The required answer is an exact copy of the lines from the one containing "Saksa füüsik ja" to the end of the listing, both included, without any pictures.

---*---

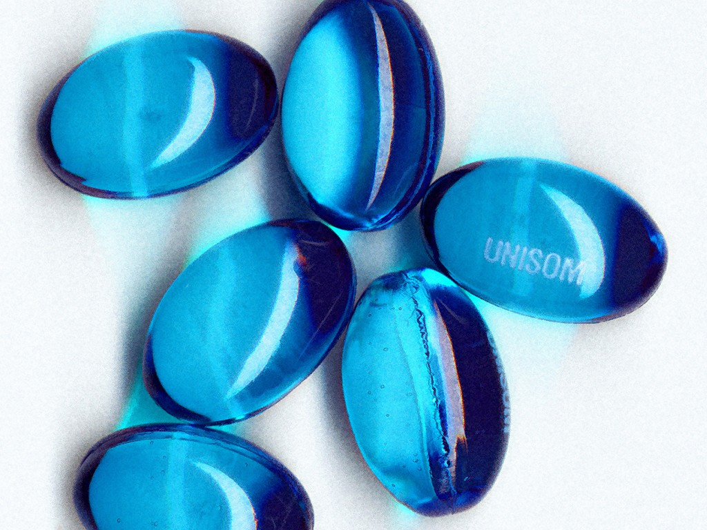 Pfizer's Unisom Diphenhydramine pills
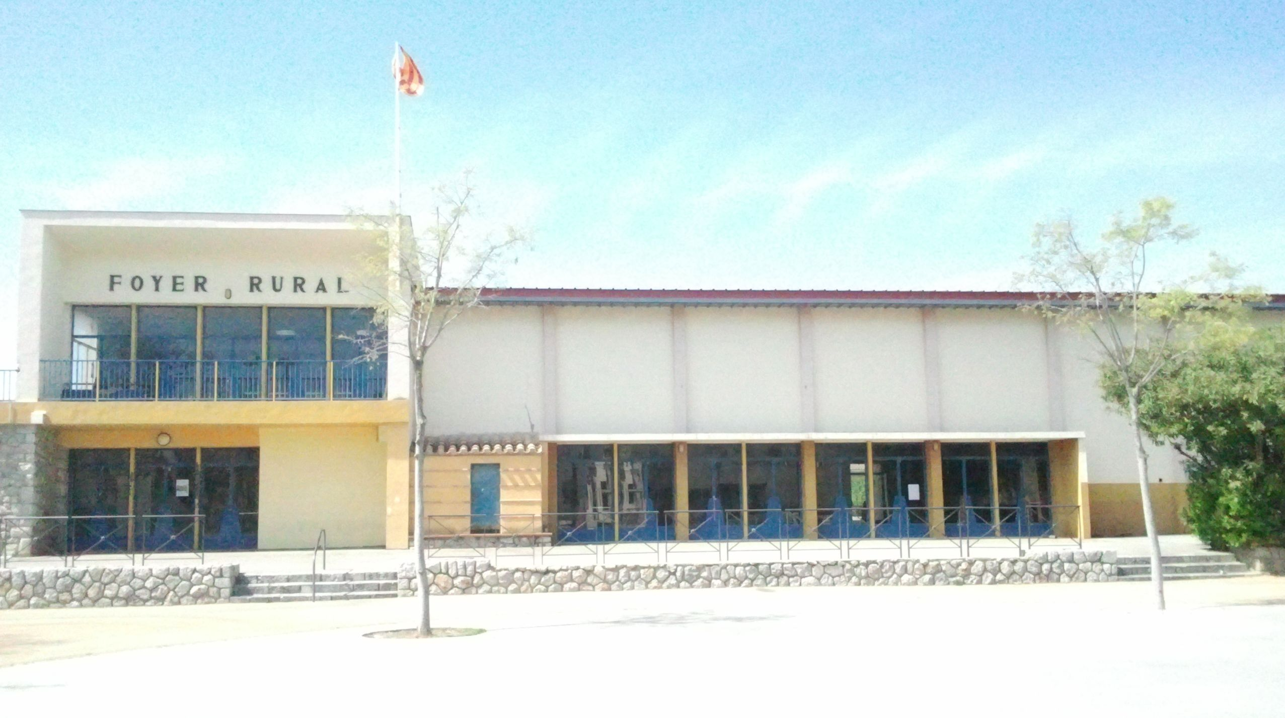 Le foyer rural de Saint-Nazaire
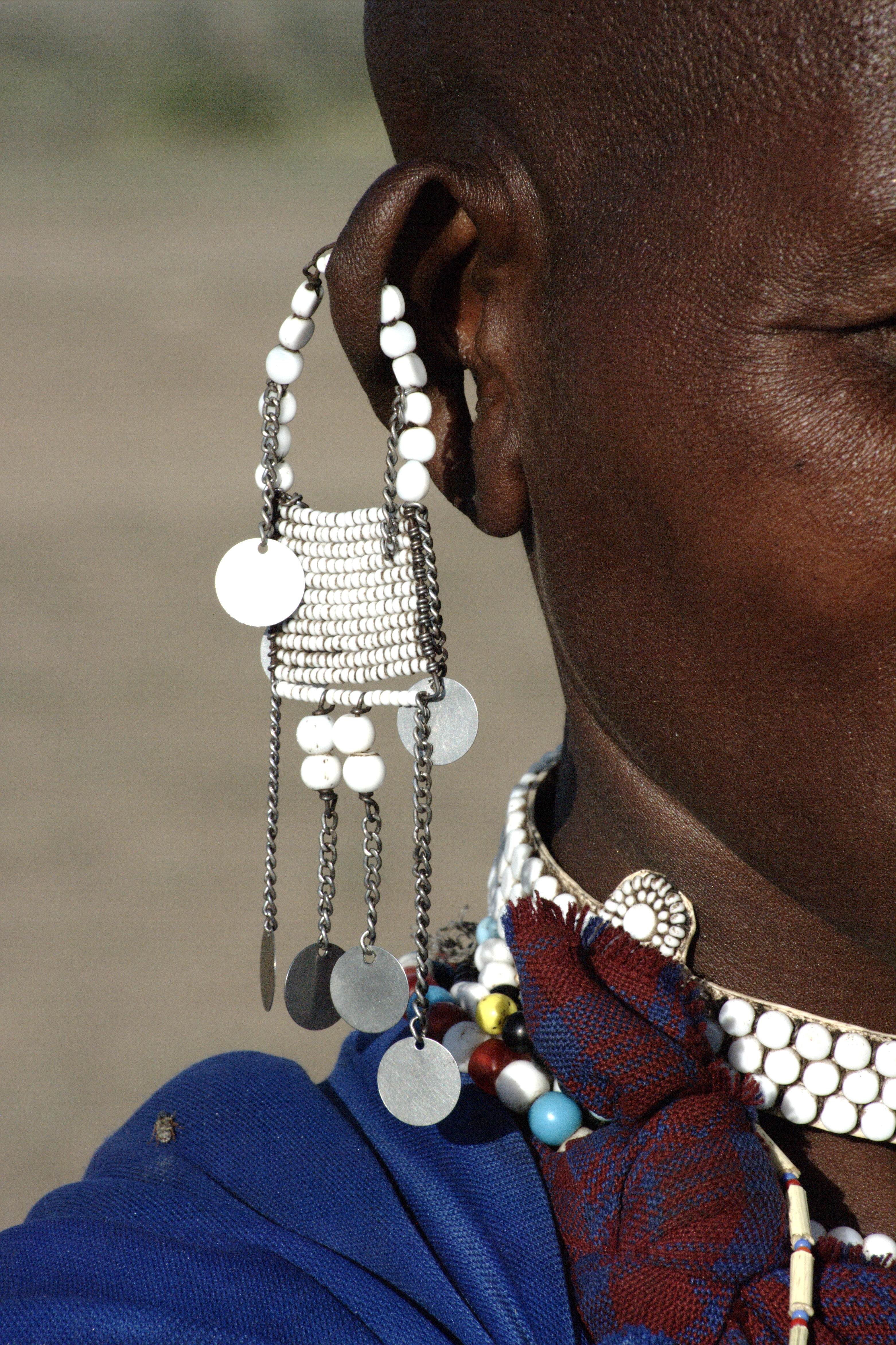 Parure d'oreille d'une femme Masaï, en Tanzanie.
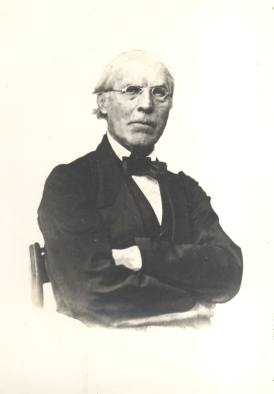 Saksa füüsik ja meteoroloog Ludwig Friedrich Kämtz (1801–1867).
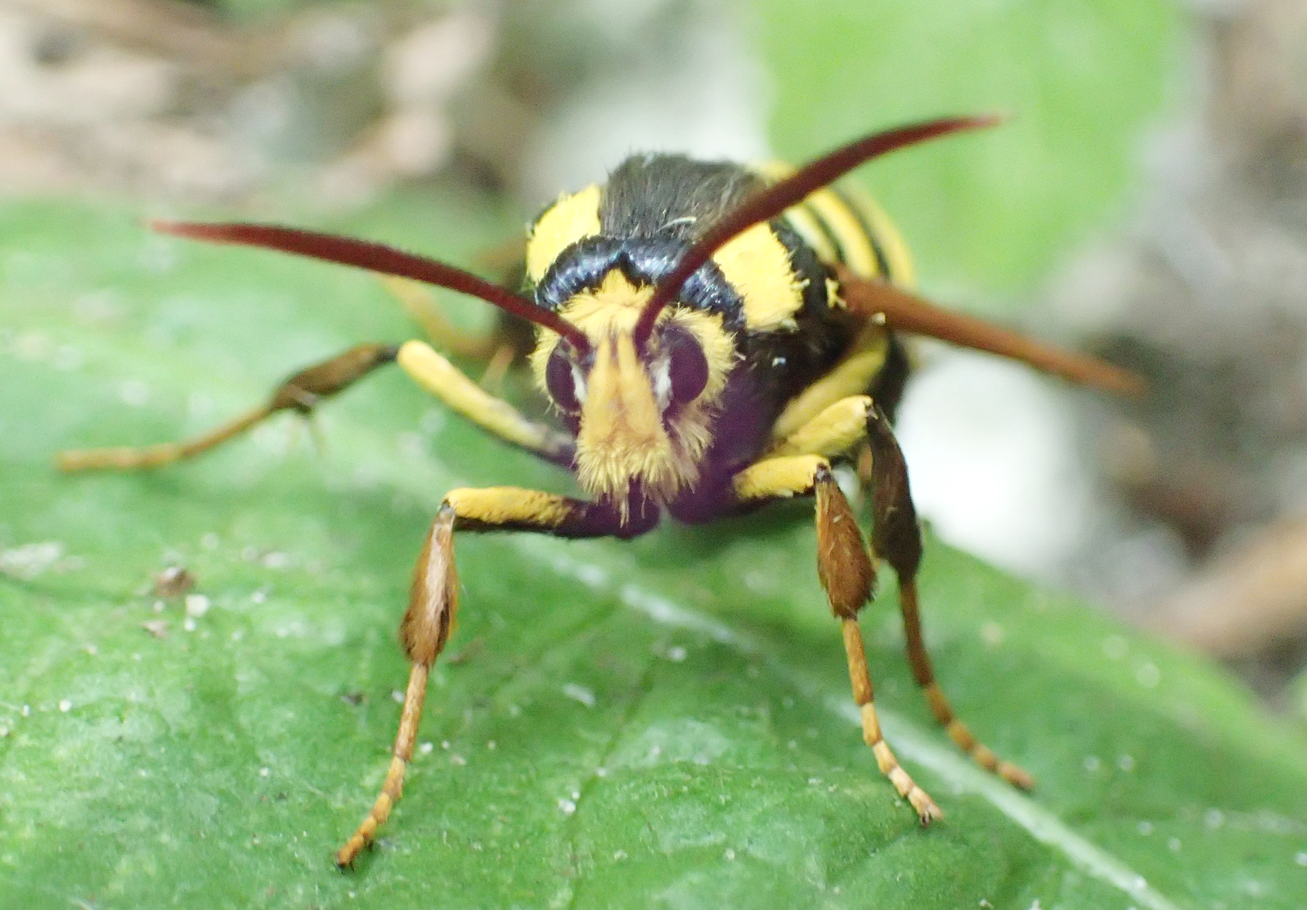 Sesia apiformis aus Norddeutschland, bei 17111 Verchen am Fuß einer Pappel
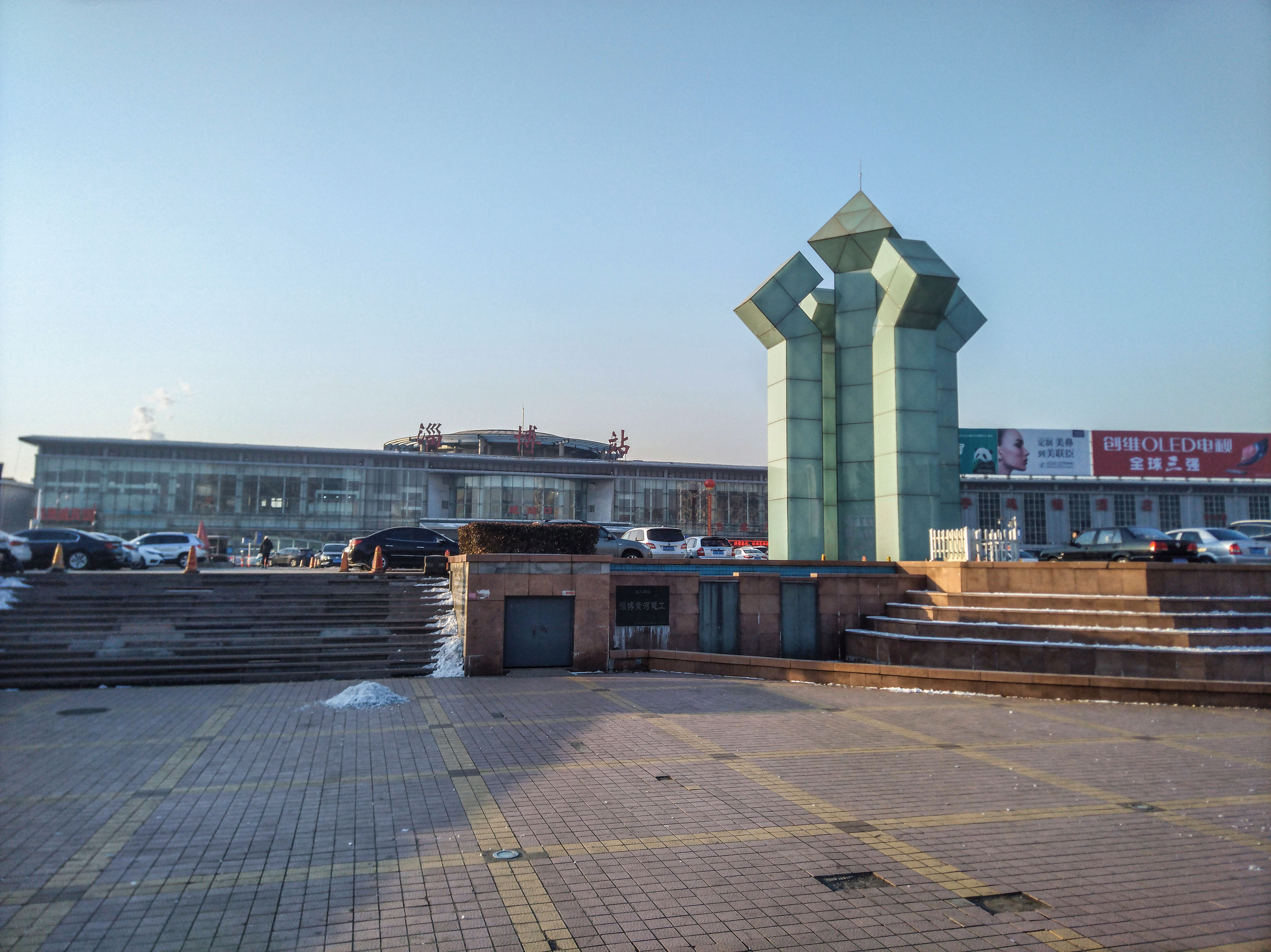 淄博火车站站房和站前广场

---*---

Solution for this problem =>
 Saksa füüsik ja meteoroloog Ludwig Friedrich Kämtz (1801–1867).
 Sesia apiformis aus Norddeutschland, bei 17111 Verchen am Fuß einer Pappel
 淄博火车站站房和站前广场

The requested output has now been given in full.